→ **THE TASK**
Without reproducing any picture, copy the records word for word.

**** DATA FOR ANALYSIS ****

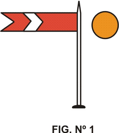 Es un dibujo de una señal de precaución en posición horizontal o luz naranja.
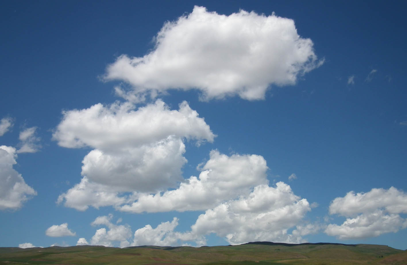 جاده اسالم خلخال
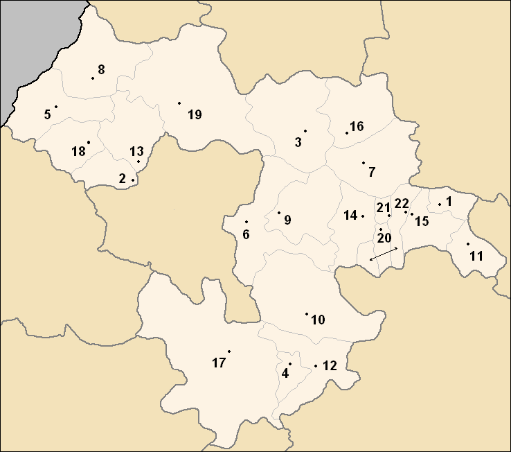 Sujet : carte des obchtini (municipalités) de l'oblast de Sofia (« non urbain »), en Bulgarie Auteurs : Потребител:Ljubo (Любомир Таушанов = Lyoubomir Taouchanov), pour la version originale en bulgare, Utilisateur:Hégésippe Cormier, pour l'adaptation française (repères chiffrés = lien entre deux parties séparées d'une obchtina) Source : Картинка:Sofia Oblast map.PNG (22 mai 2005) Licence
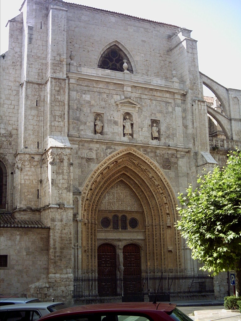 La Puerta de San Juan en la Catedral de Palencia.
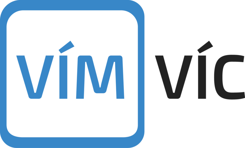 Logo společnosti VímVíc
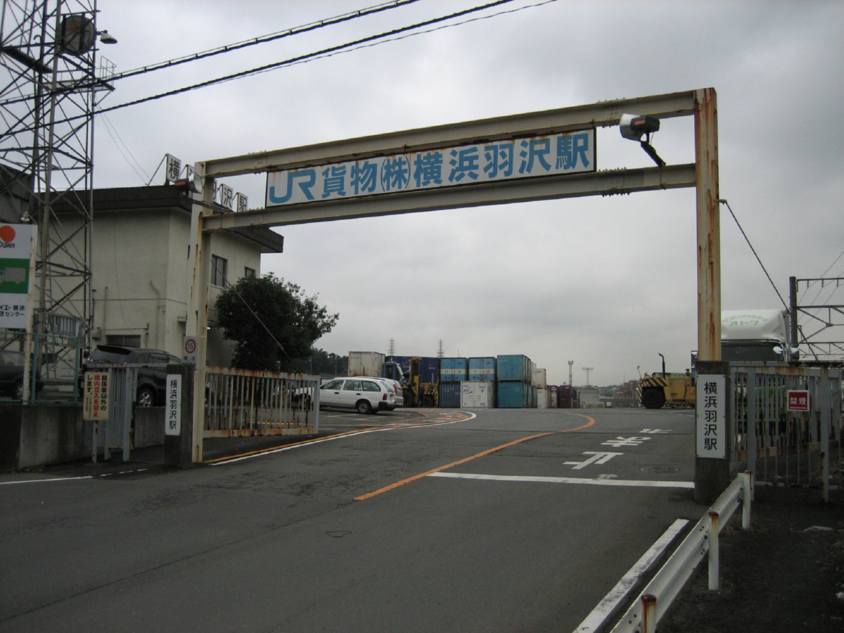 横浜羽沢駅入口・左側が駅舎
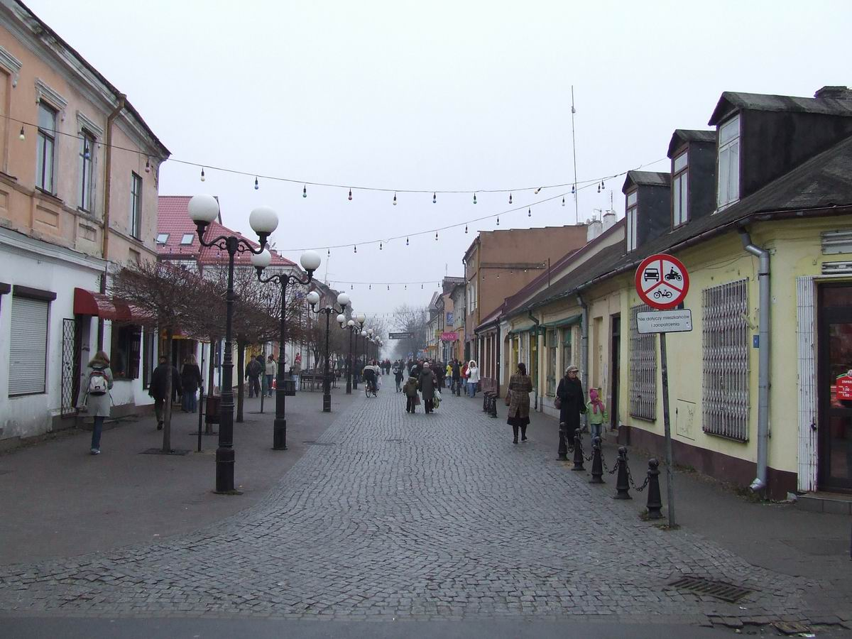 Biała Podlaska, ul. Brzeska – deptak.
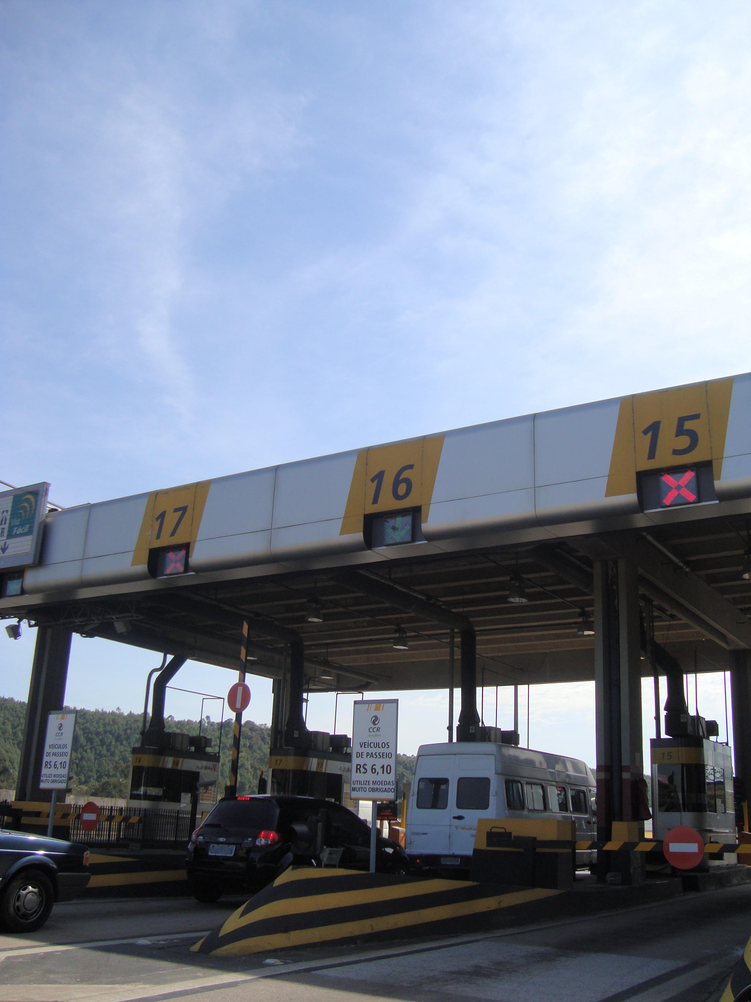 Foto do Pedágio da AutoBan em São Paulo
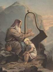 copy
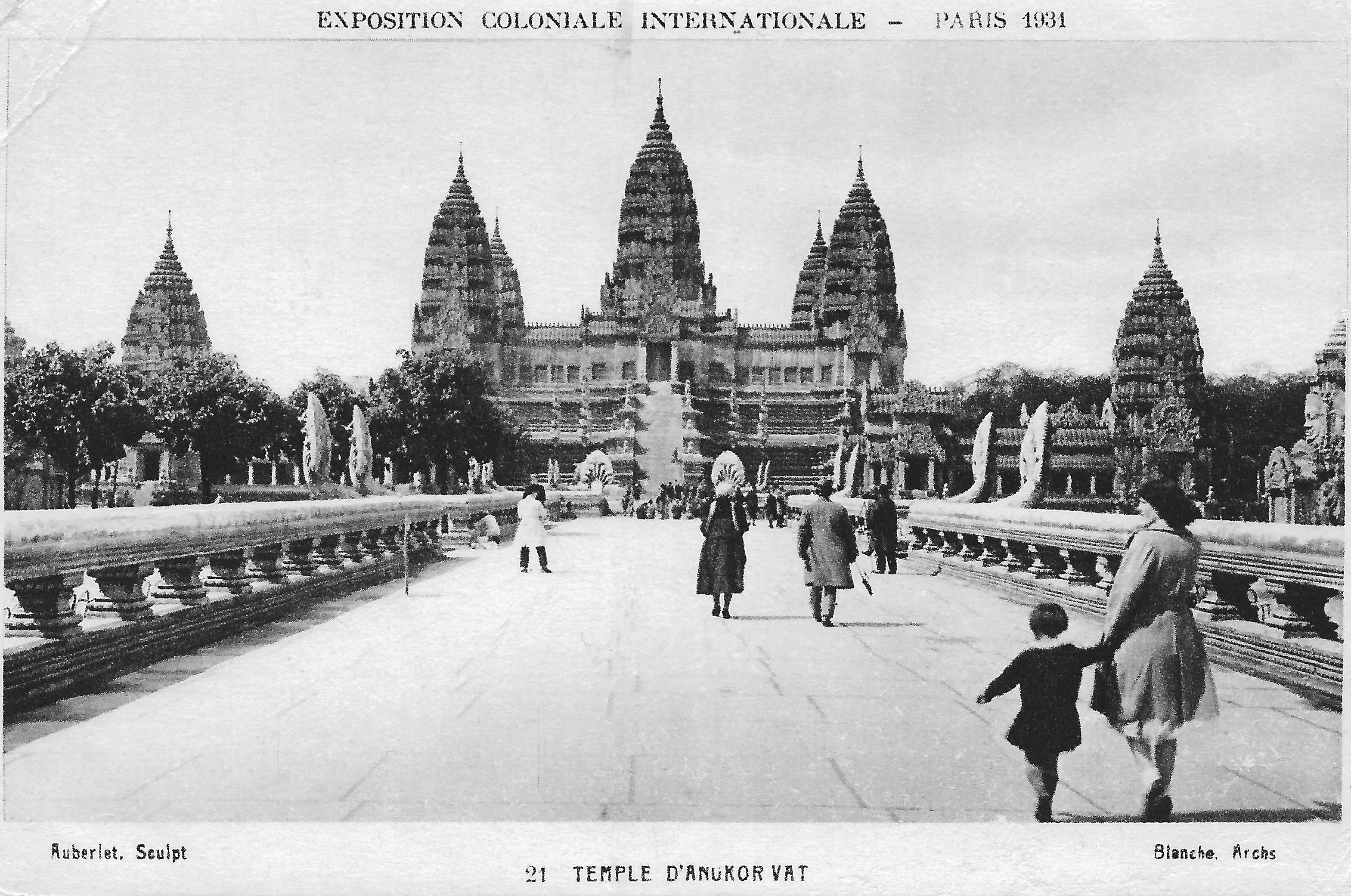 Briefkaart van de koloniale expositie van Parijs in 1931
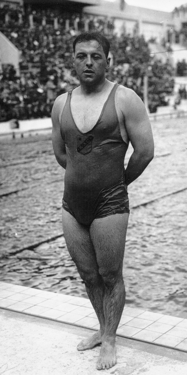 Tourelles, championnats de France de natation : Vallerey (portrait) gagnant du 200 m brasse : [photographie de presse] / Agence Meurisse
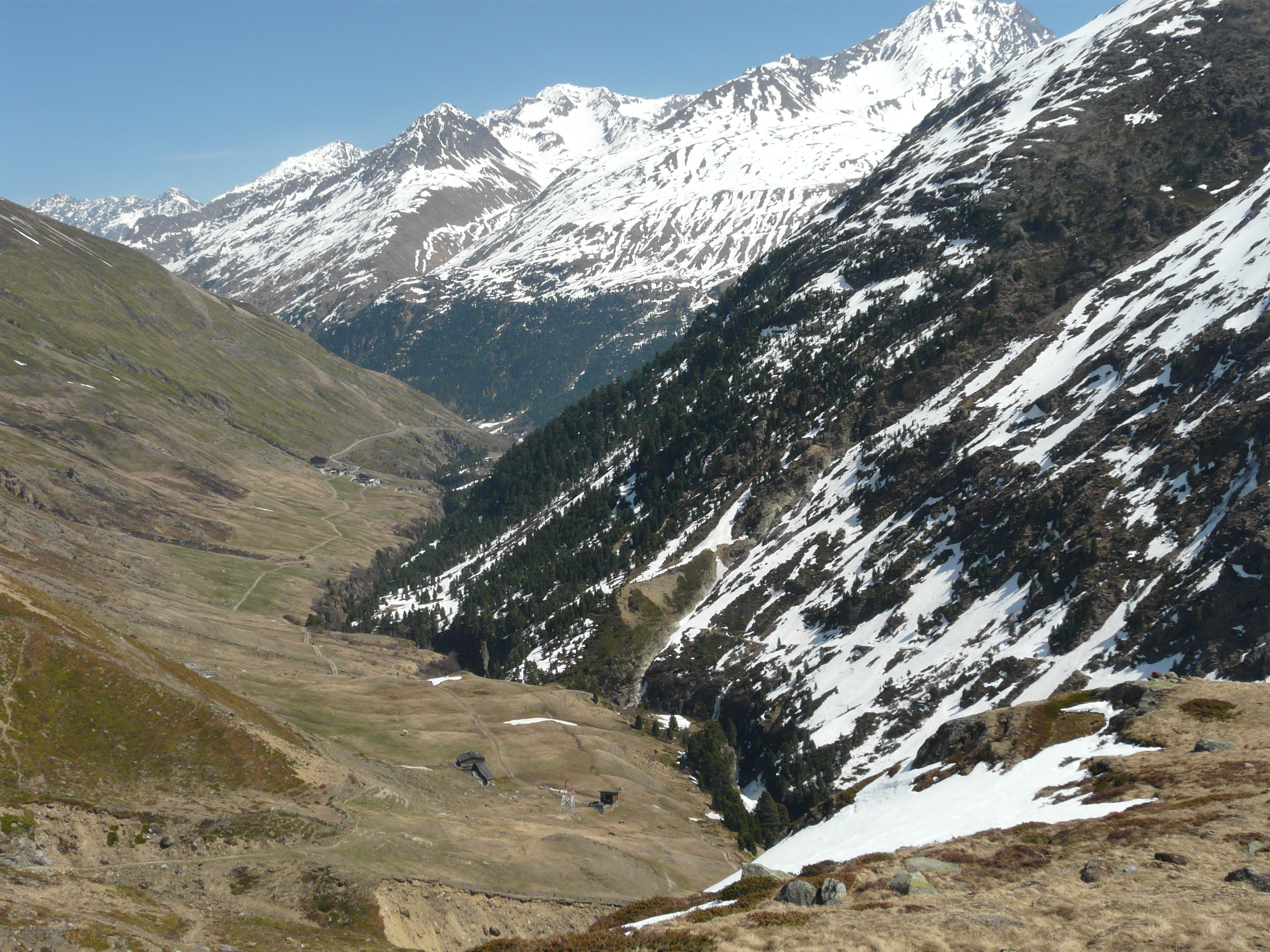 Das Rofental in den Ötztaler Alpen
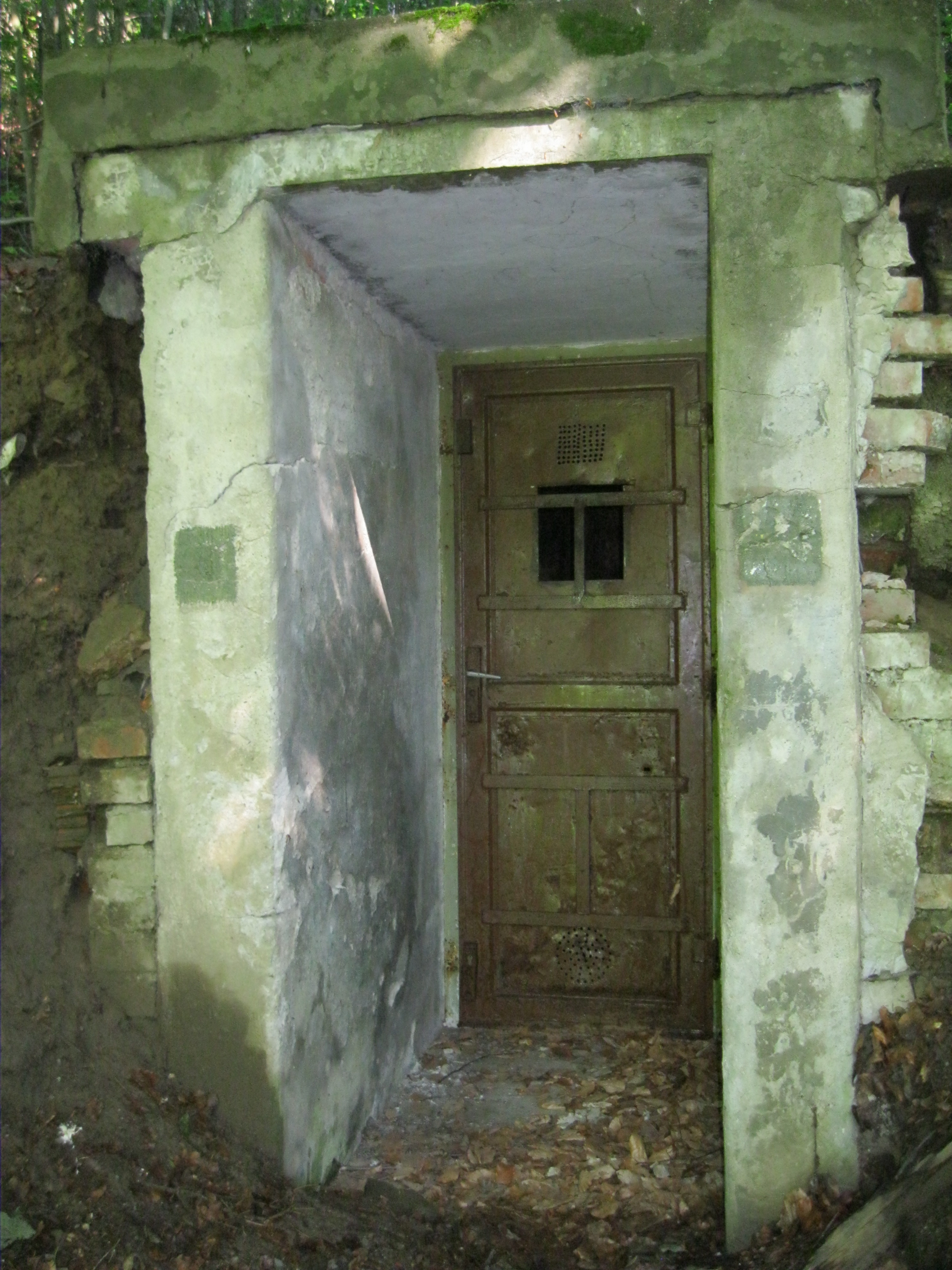 Zemljanka - partyzánské bunkry (Pivonín), les SZ od obce Pivonín, Pivonín
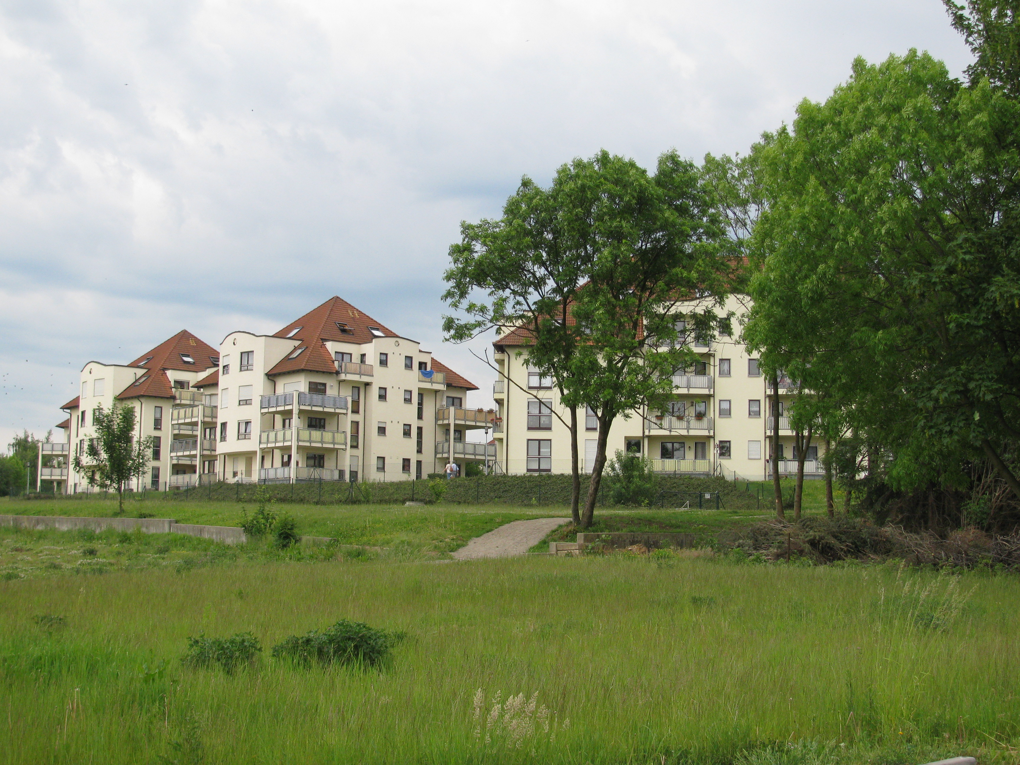 Gompitz (Ortsteil der Landeshauptstadt Dresden): typische, nach 1990 errichtete Neubebauung
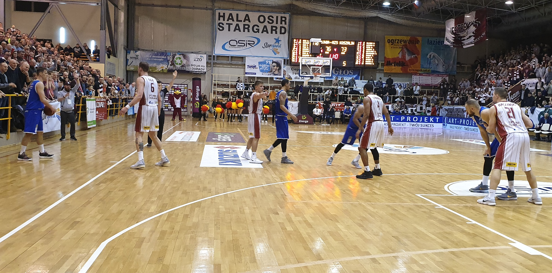 Derby. Spójnia - AZS Koszalin
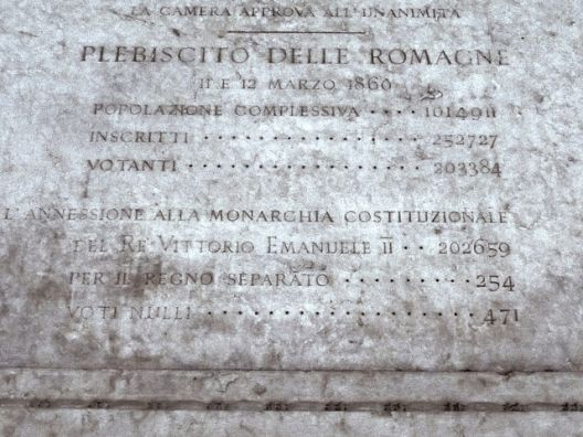 L'11 e 12 marzo in Emilia-Romagna si vota per l'annessione Regno sabaudo. Per la prima volta (e unica nell'Ottocento) possono andare alle urne tutti i cittadini maschi (suffragio universale maschile). A Bologna circa 16.000 persone vanno festose alle urne, portando coccarde tricolori appuntate sul cappello. Gli studenti e gli artigiani sfilano in gruppo dietro le proprie insegne, al suono delle campane e delle bande cittadine. Il risultato del Plebiscito è, in ambito regionale, di 426.006 voti a favore, 756 contro e 750 voti nulli. Nella provincia di Bologna, su 76.500 votanti, 76.276 sono favorevoli all'annessione e solo 63 votano per il Regno separato.
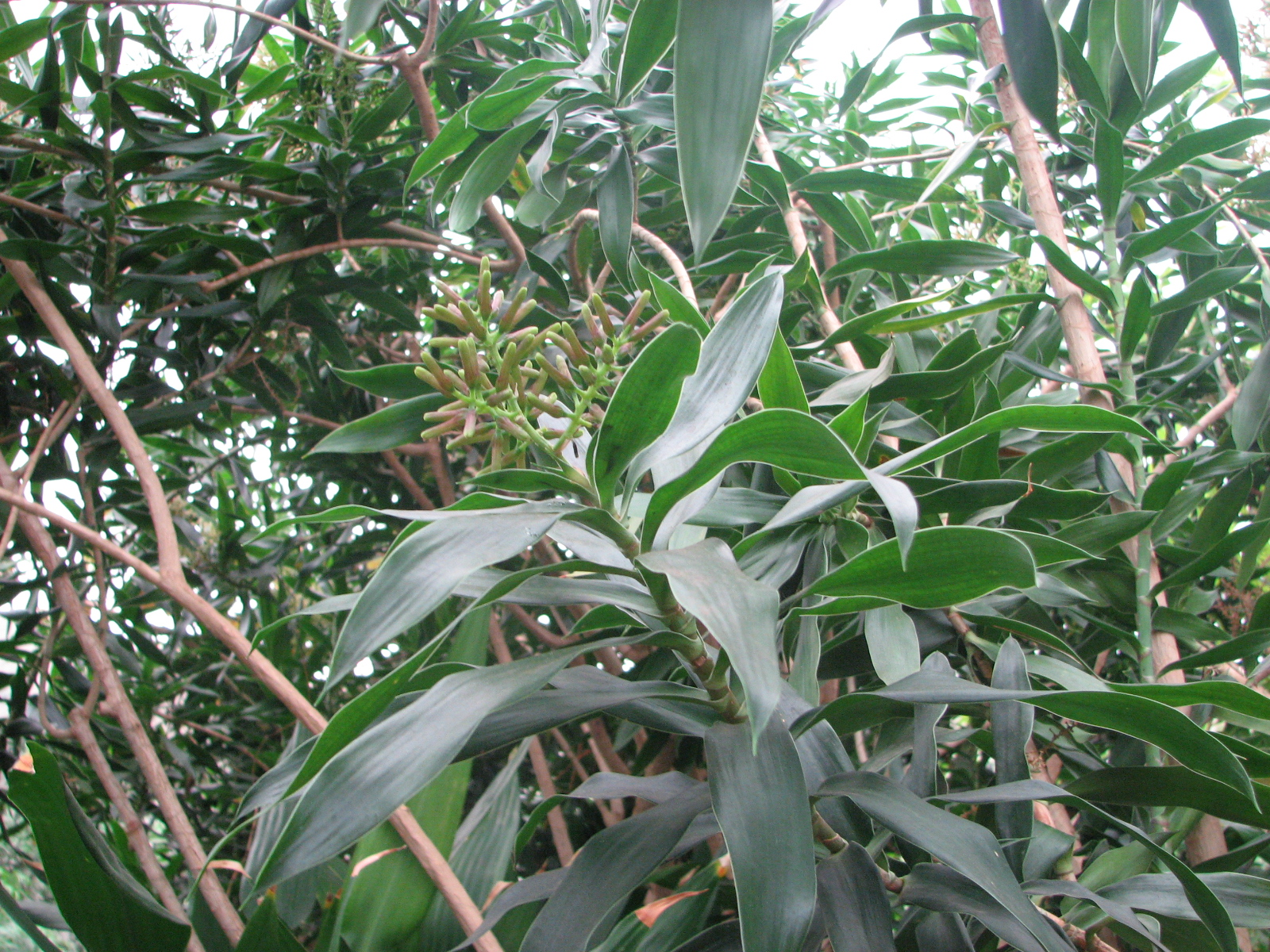 Reflex Dracaena, Dracaena reflexa, at NC Zoo
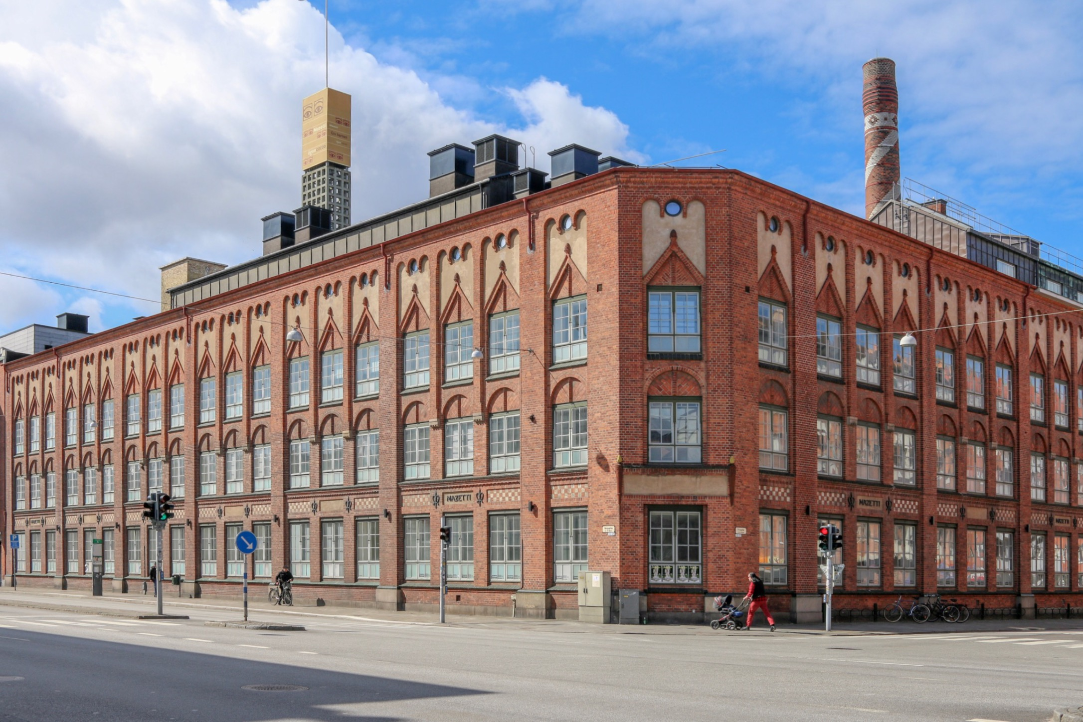 Mazettihuset, Malmö 2017

****

→ **TASK RESPONSE**
 Es un dibujo de una señal de precaución en posición horizontal o luz naranja.
 جاده اسالم خلخال
 Sujet : carte des obchtini (municipalités) de l'oblast de Sofia (« non urbain »), en Bulgarie Auteurs : Потребител:Ljubo (Любомир Таушанов = Lyoubomir Taouchanov), pour la version originale en bulgare, Utilisateur:Hégésippe Cormier, pour l'adaptation française (repères chiffrés = lien entre deux parties séparées d'une obchtina) Source : Картинка:Sofia Oblast map.PNG (22 mai 2005) Licence
 La Puerta de San Juan en la Catedral de Palencia.
 Logo společnosti VímVíc
 横浜羽沢駅入口・左側が駅舎
 Biała Podlaska, ul. Brzeska – deptak.
 Foto do Pedágio da AutoBan em São Paulo
 copy
 Briefkaart van de koloniale expositie van Parijs in 1931
 Tourelles, championnats de France de natation : Vallerey (portrait) gagnant du 200 m brasse : [photographie de presse] / Agence Meurisse
 Das Rofental in den Ötztaler Alpen
 Zemljanka - partyzánské bunkry (Pivonín), les SZ od obce Pivonín, Pivonín
 Gompitz (Ortsteil der Landeshauptstadt Dresden): typische, nach 1990 errichtete Neubebauung
 Derby. Spójnia - AZS Koszalin
 L'11 e 12 marzo in Emilia-Romagna si vota per l'annessione Regno sabaudo. Per la prima volta (e unica nell'Ottocento) possono andare alle urne tutti i cittadini maschi (suffragio universale maschile). A Bologna circa 16.000 persone vanno festose alle urne, portando coccarde tricolori appuntate sul cappello. Gli studenti e gli artigiani sfilano in gruppo dietro le proprie insegne, al suono delle campane e delle bande cittadine. Il risultato del Plebiscito è, in ambito regionale, di 426.006 voti a favore, 756 contro e 750 voti nulli. Nella provincia di Bologna, su 76.500 votanti, 76.276 sono favorevoli all'annessione e solo 63 votano per il Regno separato.
 Reflex Dracaena, Dracaena reflexa, at NC Zoo
 Mazettihuset, Malmö 2017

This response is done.